On 07/09/2010 13:02, Bert Huijben wrote:
-----Original Message-----
From: Matthew Bentham [mailto:mj...@artvps.com]
Sent: dinsdag 7 september 2010 13:48
To: Bert Huijben
Cc: 'Justin Erenkrantz'; 'Greg Stein'; 'Johan Corveleyn'; 'Subversion
Development'
Subject: Re: Worried about single-db performance
I didn't realise this, you are of course right that that would make it
unacceptable. I don't really understand why it would break
TortoiseSVN,
does it take write access and then not release it somehow?
SQLite needs a shared *read* lock to *read*. See
http://www.sqlite.org/atomiccommit.html.
(Invoking 'svn status' never obtains a write lock; see that document)
SQLite only upgrades that read lock to a write (or actually reserved) lock
when you perform a db operation that has to change the database. Further on
(E.g. too many changes, but look at the documentation for more reasons) this
is upgraded to an exclusive lock that blocks all readers and writers out of
the db, but it tries to keep this time as short as possible.
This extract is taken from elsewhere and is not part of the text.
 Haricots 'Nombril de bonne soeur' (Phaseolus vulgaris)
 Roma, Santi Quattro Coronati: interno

Your original suggestion is just to make any *reader* block any other
*reader*. Which breaks the subversion world. (Just running svn update in 1.6
has about 5 simultaneous independent readers in some phases of update. Most
GUI subversion clients I know use multiple client instances at the same
time, so they would all have to be rewritten if we obtain an exclusive lock
for reading).
Sorry, I didn't mean we should take exclusive locks for every
transaction, just that we should use "PRAGMA locking_mode=EXCLUSIVE".
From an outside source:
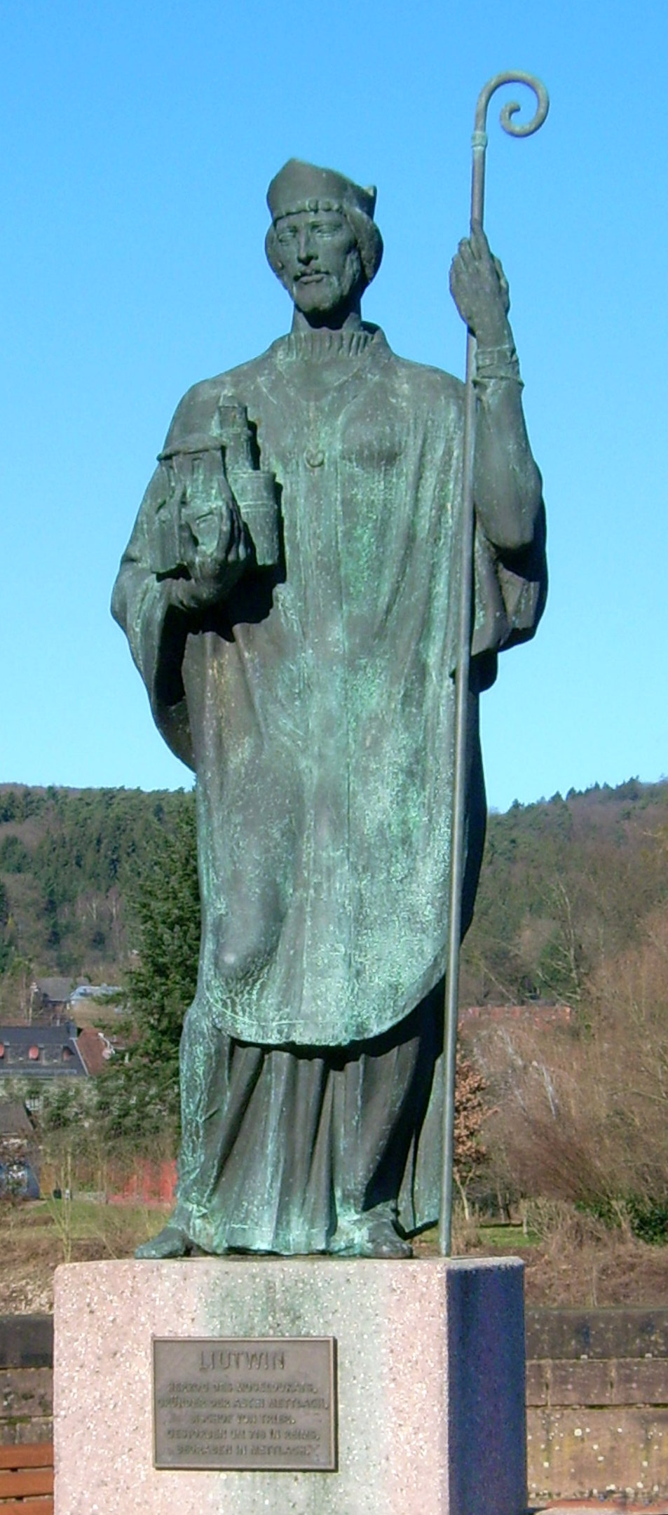 Mettlach Bischof Liutwin von Trier Herzog

According to the documentation (http://www.sqlite.org/pragma.html) that
makes transactions obtain a shared lock for reading which is upgraded to
an exclusive lock for writing, and not released until the database
connection is closed. I've tried it a couple of times in svn.exe and it
always improves performance (over locking_mode=NORMAL) and hasn't caused
me problems. Admittedly I haven't tried within the last couple of weeks
and I'm afraid I don't have time right now.
Am I misreading the documentation? It says "The first time the database
is read in EXCLUSIVE mode, a shared lock is obtained and held. The first
time the database is written, an exclusive lock is obtained and held".